What is news is that the television commercial launching the most ballyhooed consumer product since the Saturn--and maybe the Edsel, and maybe fire--is really quite bad. Not boring bad. Or ugly bad. Or image bad.
Just selling bad.
It's a 60-second spot from Wieden & Kennedy, Portland, Ore., a montage depicting the program's many applications--from the classroom to the florist shop to the factory floor--intercut with monochromatic, tinted shots of traveling and bustle.
They're an apparent allusion to the Microsoft slogan, "Where do you want to go today?" and it would be odd how incongruous they're juxtaposed against the Rolling Stones' racy, pounding standard, "Start Me Up," except that cinematography is quite splendid and anyway nobody can really understand a single, slurred Mick Jagger word.

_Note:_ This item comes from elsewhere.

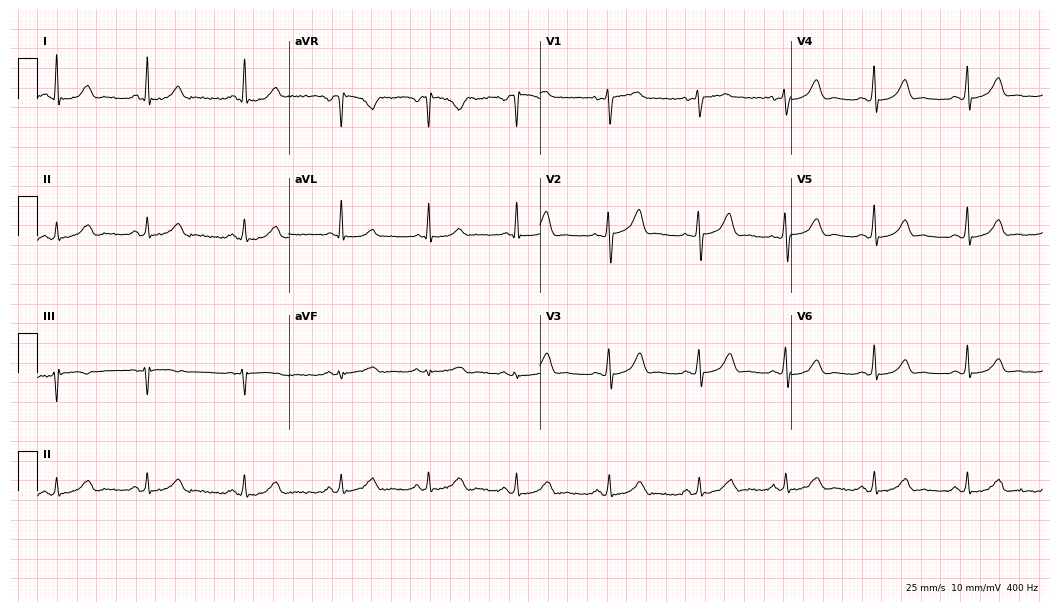
12-lead ECG from a 46-year-old woman. Recorded interpretation: within normal limits.

Oh, it's a handsome ad: the typical Wieden combination of gritty and lyrical, hopeful and severe from the folks who became famous admonishing us to just do it. Sure enough, here they are again dishing out life advice in onscreen type:
Start Windows 95
Hmmm. As long as Wieden and Microsoft are telling people what to start doing, might we be so bold as to suggest that they start demonstrating?
Inasmuch as the introductory ad's brand-awareness function has been satisfied by the biggest publicity windfall in marketing history, perhaps this would have been an opportunity to show the features we've been hearing about since approximately the Bronze Age.

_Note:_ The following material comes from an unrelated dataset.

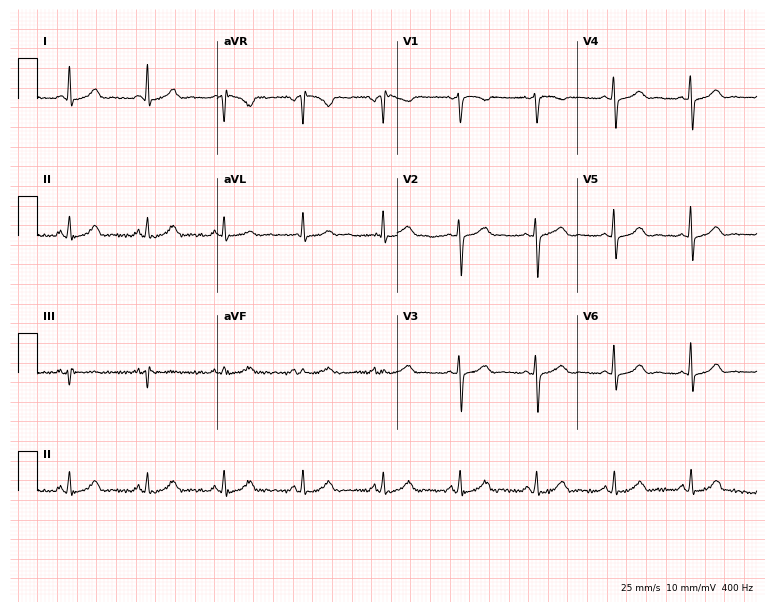
Electrocardiogram (7.3-second recording at 400 Hz), a female, 45 years old. Overall reading on record: normal ECG.

The "desktop" interface is a key to the product? OK, um, what does it look like? Multitasking is easy? Could we see some multitasking of a duration greater than 0.5 seconds? The stylish quick cuts are so stylishly quick, in fact, that it is impossible to discern any difference in Windows 95 from, say, Windows 3.1.
This is, of course, partly a function of the limitations of a 60-second spot, but it is chiefly a function of aesthetics overwhelming communications. This commercial is so determined to be handsome and inspiring, it utterly forsakes the opportunity to be enlightening. It is Microtoosoft.
The forthcoming Windows 95 infomercial presumably will demonstrate features to a fare-thee-well but that does not mean the main TV campaign is free to neglect its opportunity to put visual meaning to the weeks and months of hype.
The principal audience for a Windows 95 upgrade is the current Windows user, who may easily be swayed to convert given the slightest nudge of encouragement that the quality-of-computing difference is as dramatic as publicized. But for all the sophisticated filmmaking at work here, this advertiser cannot even make the most basic merchandising promise:
"As seen on TV."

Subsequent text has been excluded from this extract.